### What you should do
Among the entries below, find the lines with "Average" and copy them.

(Records contained in a dataset)

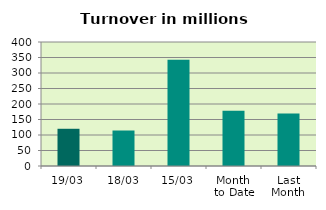
| Category | Series 0 |
|---|---|
| 19/03 | 120.063 |
| 18/03 | 114.492 |
| 15/03 | 342.561 |
| Month 
to Date | 178.079 |
| Last
Month | 168.971 |
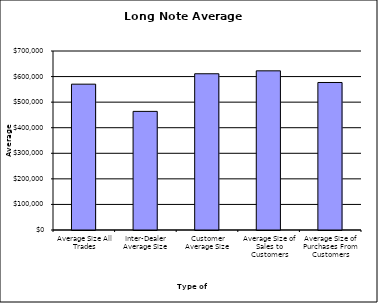
| Category | Security Type |
|---|---|
| Average Size All Trades | 570291.55 |
| Inter-Dealer Average Size | 463865.01 |
| Customer Average Size | 611014.563 |
| Average Size of Sales to Customers | 622424.602 |
| Average Size of Purchases From Customers | 576819.728 |
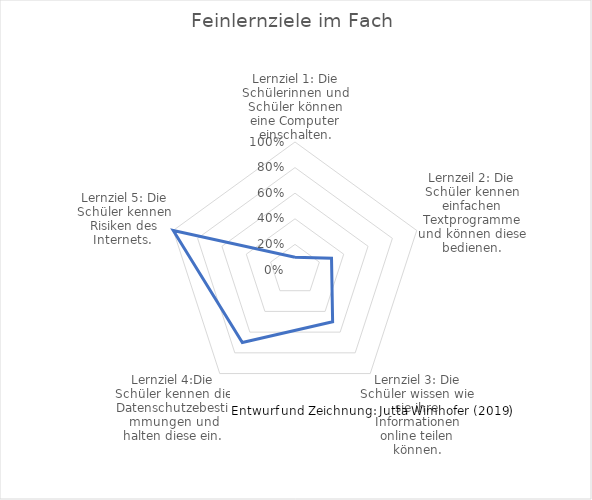
| Category | Series 0 |
|---|---|
| Lernziel 1: Die Schülerinnen und Schüler können eine Computer einschalten. | 0.1 |
| Lernzeil 2: Die Schüler kennen einfachen Textprogramme und können diese bedienen. | 0.3 |
| Lernziel 3: Die Schüler wissen wie sie ihre Informationen online teilen können. | 0.5 |
| Lernziel 4:Die Schüler kennen die Datenschutzebestimmungen und halten diese ein. | 0.7 |
| Lernziel 5: Die Schüler kennen Risiken des Internets.  | 1 |
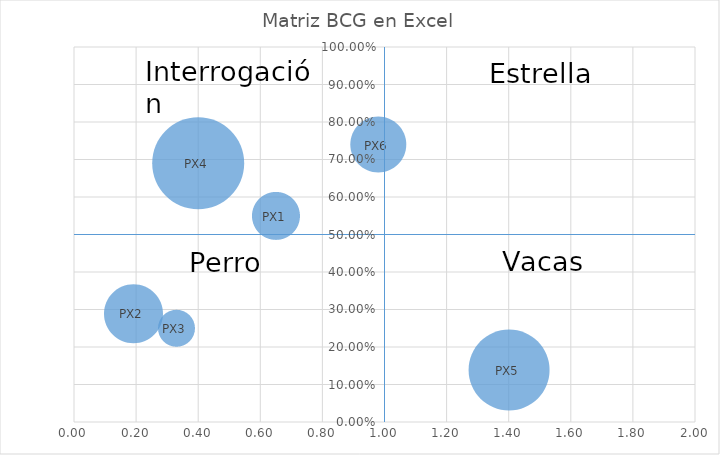
| Category | Series 0 |
|---|---|
| 0.65 | 0.55 |
| 0.19 | 0.29 |
| 0.33 | 0.25 |
| 0.4 | 0.69 |
| 1.4 | 0.14 |
| 0.98 | 0.74 |
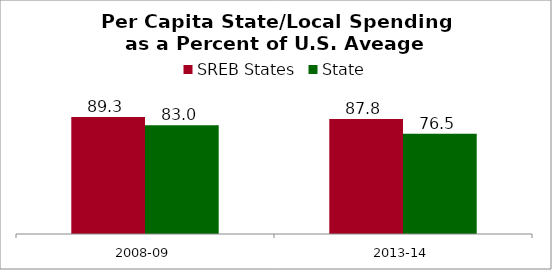
| Category | SREB States | State |
|---|---|---|
| 2008-09 | 89.32 | 82.981 |
| 2013-14 | 87.766 | 76.526 |
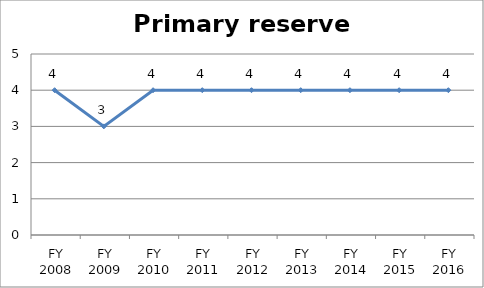
| Category | Primary reserve score |
|---|---|
| FY 2016 | 4 |
| FY 2015 | 4 |
| FY 2014 | 4 |
| FY 2013 | 4 |
| FY 2012 | 4 |
| FY 2011 | 4 |
| FY 2010 | 4 |
| FY 2009 | 3 |
| FY 2008 | 4 |
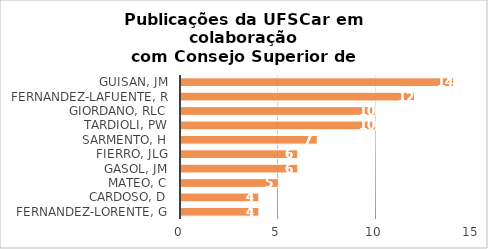
| Category | # Records |
|---|---|
| GUISAN, JM | 14 |
| FERNANDEZ-LAFUENTE, R | 12 |
| GIORDANO, RLC | 10 |
| TARDIOLI, PW | 10 |
| SARMENTO, H | 7 |
| FIERRO, JLG | 6 |
| GASOL, JM | 6 |
| MATEO, C | 5 |
| CARDOSO, D | 4 |
| FERNANDEZ-LORENTE, G | 4 |
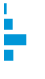
| Category | Series 0 |
|---|---|
| 0 | 0.042 |
| 1 | 0.197 |
| 2 | 0.546 |
| 3 | 0.214 |
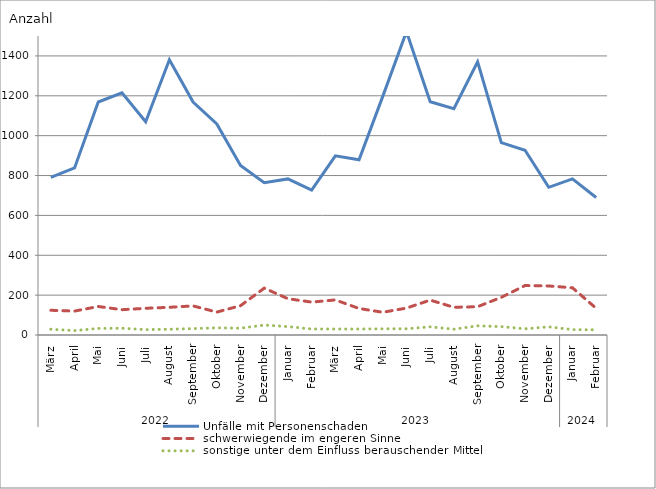
| Category | Unfälle mit Personenschaden | schwerwiegende im engeren Sinne | sonstige unter dem Einfluss berauschender Mittel |
|---|---|---|---|
| 0 | 791 | 124 | 29 |
| 1 | 838 | 120 | 22 |
| 2 | 1169 | 143 | 33 |
| 3 | 1215 | 127 | 34 |
| 4 | 1070 | 134 | 27 |
| 5 | 1381 | 139 | 29 |
| 6 | 1169 | 146 | 32 |
| 7 | 1059 | 115 | 36 |
| 8 | 850 | 147 | 34 |
| 9 | 764 | 235 | 50 |
| 10 | 783 | 182 | 42 |
| 11 | 727 | 165 | 30 |
| 12 | 899 | 176 | 30 |
| 13 | 879 | 133 | 30 |
| 14 | 1197 | 114 | 31 |
| 15 | 1522 | 135 | 31 |
| 16 | 1170 | 175 | 41 |
| 17 | 1135 | 139 | 29 |
| 18 | 1371 | 142 | 46 |
| 19 | 965 | 189 | 42 |
| 20 | 927 | 248 | 31 |
| 21 | 741 | 246 | 41 |
| 22 | 783 | 237 | 27 |
| 23 | 690 | 134 | 26 |
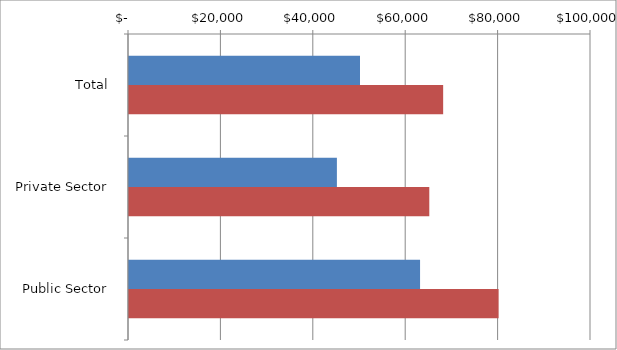
| Category | Series 0 | Series 1 |
|---|---|---|
| Total | 50000 | 68000 |
|  Private Sector  | 45000 | 65000 |
|  Public Sector  | 63000 | 80000 |
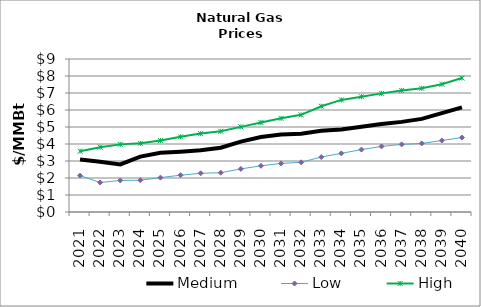
| Category | Medium | Low | High |
|---|---|---|---|
| 2021.0 | 3.09 | 2.141 | 3.578 |
| 2022.0 | 2.959 | 1.737 | 3.815 |
| 2023.0 | 2.802 | 1.855 | 3.978 |
| 2024.0 | 3.259 | 1.868 | 4.04 |
| 2025.0 | 3.489 | 2.023 | 4.203 |
| 2026.0 | 3.547 | 2.165 | 4.422 |
| 2027.0 | 3.63 | 2.277 | 4.613 |
| 2028.0 | 3.782 | 2.31 | 4.749 |
| 2029.0 | 4.142 | 2.534 | 5.009 |
| 2030.0 | 4.406 | 2.717 | 5.264 |
| 2031.0 | 4.554 | 2.858 | 5.51 |
| 2032.0 | 4.601 | 2.925 | 5.714 |
| 2033.0 | 4.773 | 3.233 | 6.222 |
| 2034.0 | 4.855 | 3.449 | 6.594 |
| 2035.0 | 5.018 | 3.671 | 6.781 |
| 2036.0 | 5.174 | 3.857 | 6.979 |
| 2037.0 | 5.301 | 3.977 | 7.153 |
| 2038.0 | 5.476 | 4.034 | 7.275 |
| 2039.0 | 5.816 | 4.205 | 7.516 |
| 2040.0 | 6.157 | 4.379 | 7.881 |
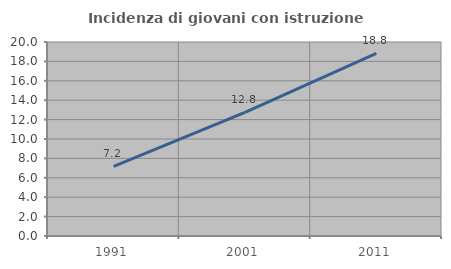
| Category | Incidenza di giovani con istruzione universitaria |
|---|---|
| 1991.0 | 7.183 |
| 2001.0 | 12.753 |
| 2011.0 | 18.832 |
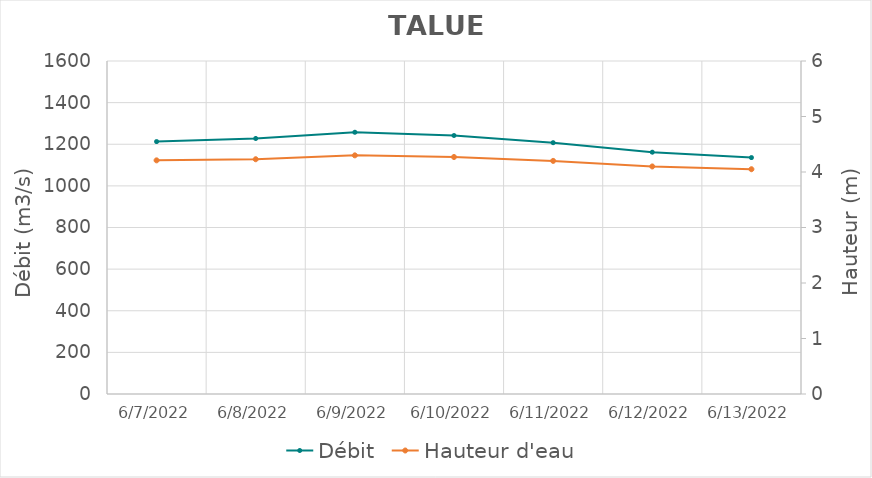
| Category | Débit |
|---|---|
| 4/26/22 | 1550.77 |
| 4/25/22 | 1513.85 |
| 4/24/22 | 1449.65 |
| 4/23/22 | 1390 |
| 4/22/22 | 1337.8 |
| 4/21/22 | 1255.85 |
| 4/20/22 | 1234.26 |
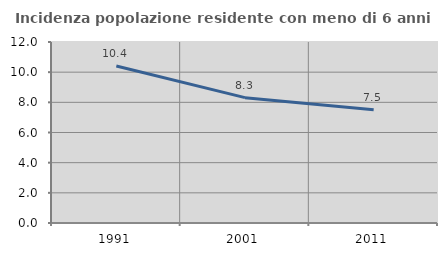
| Category | Incidenza popolazione residente con meno di 6 anni |
|---|---|
| 1991.0 | 10.406 |
| 2001.0 | 8.311 |
| 2011.0 | 7.501 |
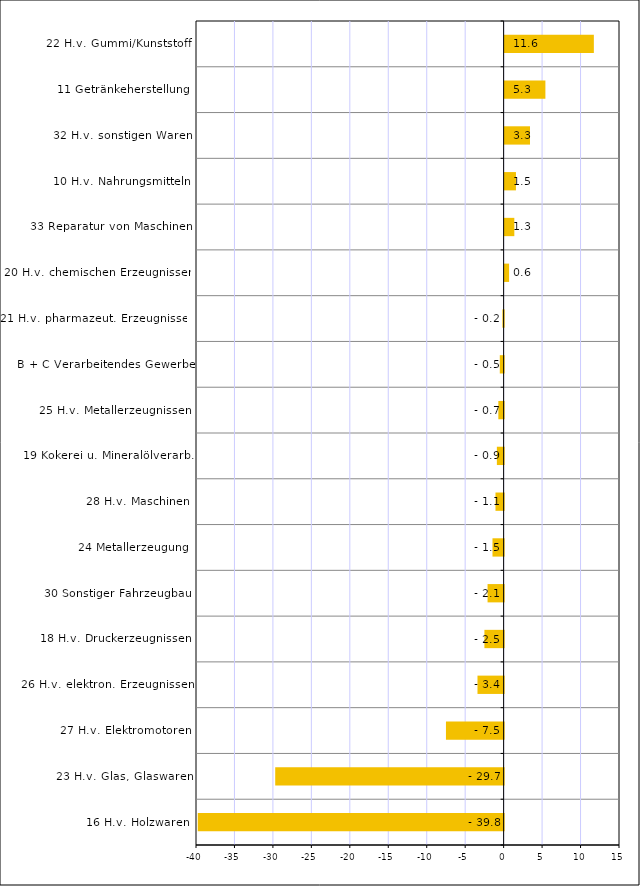
| Category | Series 0 |
|---|---|
| 16 H.v. Holzwaren | -39.77 |
| 23 H.v. Glas, Glaswaren | -29.7 |
| 27 H.v. Elektromotoren | -7.5 |
| 26 H.v. elektron. Erzeugnissen | -3.4 |
| 18 H.v. Druckerzeugnissen | -2.5 |
| 30 Sonstiger Fahrzeugbau | -2.09 |
| 24 Metallerzeugung | -1.45 |
| 28 H.v. Maschinen | -1.06 |
| 19 Kokerei u. Mineralölverarb. | -0.88 |
| 25 H.v. Metallerzeugnissen | -0.69 |
| B + C Verarbeitendes Gewerbe | -0.5 |
| 21 H.v. pharmazeut. Erzeugnissen | -0.16 |
| 20 H.v. chemischen Erzeugnissen | 0.58 |
| 33 Reparatur von Maschinen | 1.26 |
| 10 H.v. Nahrungsmitteln | 1.47 |
| 32 H.v. sonstigen Waren | 3.3 |
| 11 Getränkeherstellung | 5.3 |
| 22 H.v. Gummi/Kunststoff | 11.6 |

### Response for this exercise
| Average Size All Trades | 570291.55 |
| Inter-Dealer Average Size | 463865.01 |
| Customer Average Size | 611014.563 |
| Average Size of Sales to Customers | 622424.602 |
| Average Size of Purchases From Customers | 576819.728 |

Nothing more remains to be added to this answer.